Edouard Manet, Le Fifre |
C’est un beau soir d’été. Le jeune tapin
joue de la flûte sur le chemin. Il semble un peu éméché, il danse, trébuche
plus qu’il ne marche et je reconnais son costume d’arlequin usé et ses cheveux
roux en bataille. Ses lèvres se tordent en un vague sourire à mon approche et
je vois que son maquillage a un peu bavé. Tout autour, de derrière un arbre, du
cœur des broussailles, surgissent des yeux lubriques, des regards intéressés et
comme dans un théâtre grotesque, des mains s’activent, des mains s’agitent…

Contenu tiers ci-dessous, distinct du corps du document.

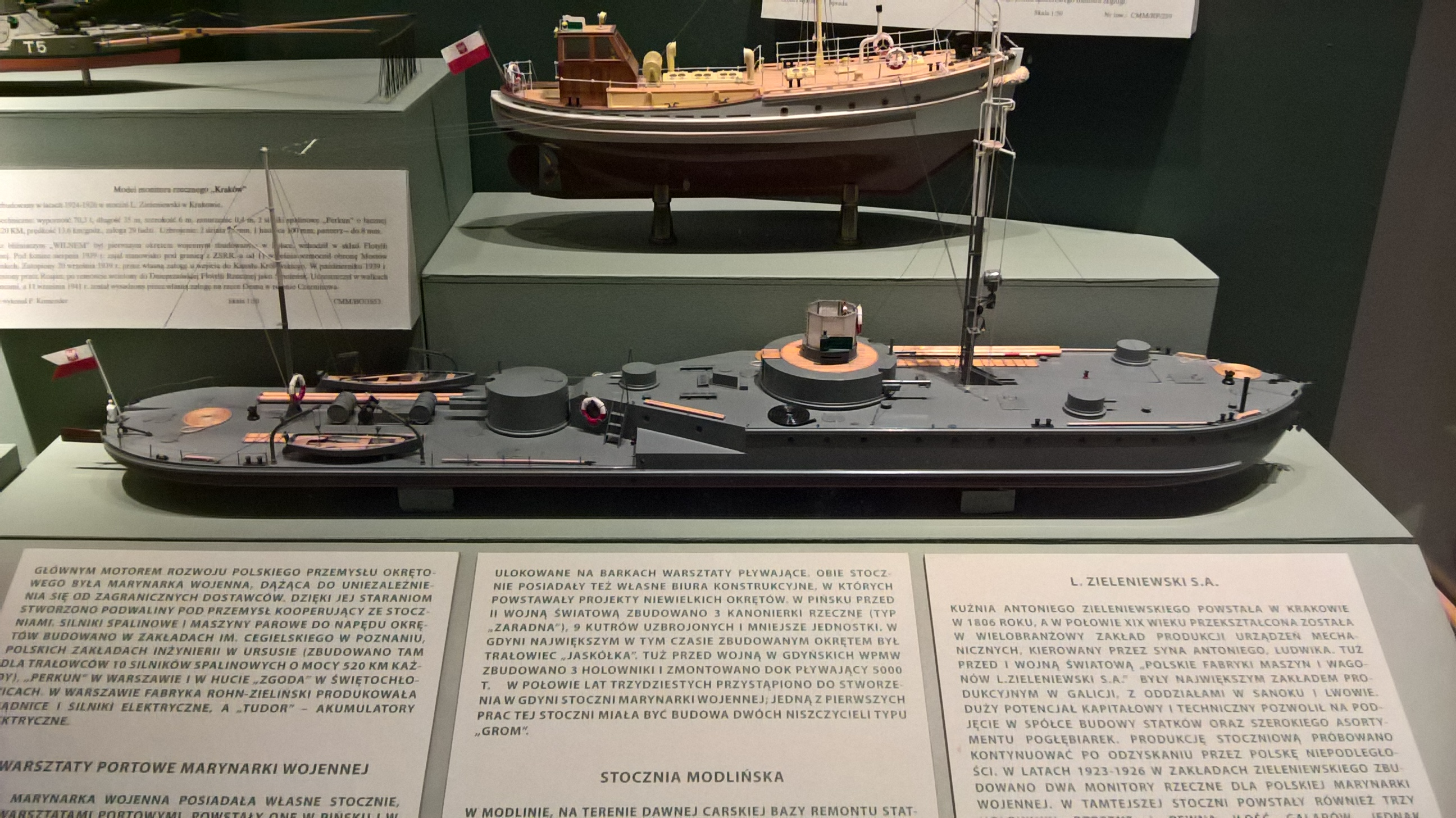 Model polskiego monitora ORP "Kraków", eksponowany w Narodowym Muzeum Morskim w Gdańsku.
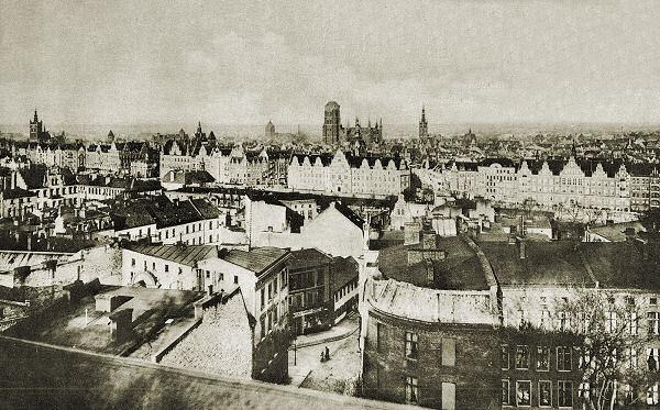 Widok centrum Gdańska z Biskupiej Górki, na pierwszym planie zabudowa Biskupiej Górki.
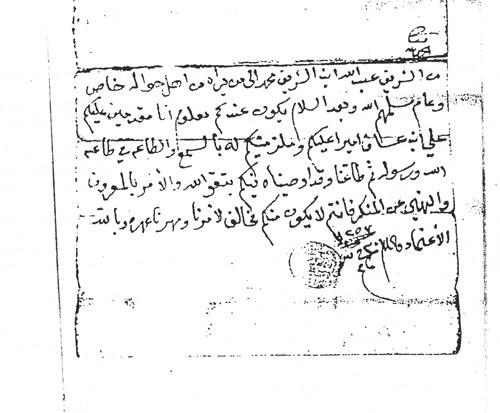 وثيقة قبيلة حوالة من الأشراف، يعود تاريخها الى 1257هـ

Enfin de la poche de mon pantalon à pinces, je sors un billet froissé et il
m’indique d’un mouvement d’épaule l’endroit habituel : sous le pont,
contre un mur, parmi les bris de verre, dans une âcre odeur d’urine, érotisme
de pissotière. Je lui dis que je préfère aller un peu plus loin, dans l’herbe
et les roseaux. Sans s’en étonner, il tente une courte plaisanterie sur la
nature et les goûts et tourne les talons. Je le suis et lui suggère que mon unique
désir est de rompre nos habitudes. Il rit à cette allusion plus concrète. Puis il
se remet à jouer de la flûte, il danse, chancelle plus qu’il ne marche sur le
chemin…
Le texte a été écrit en 2014 et revu en décembre 2015. Frédéric Perrot.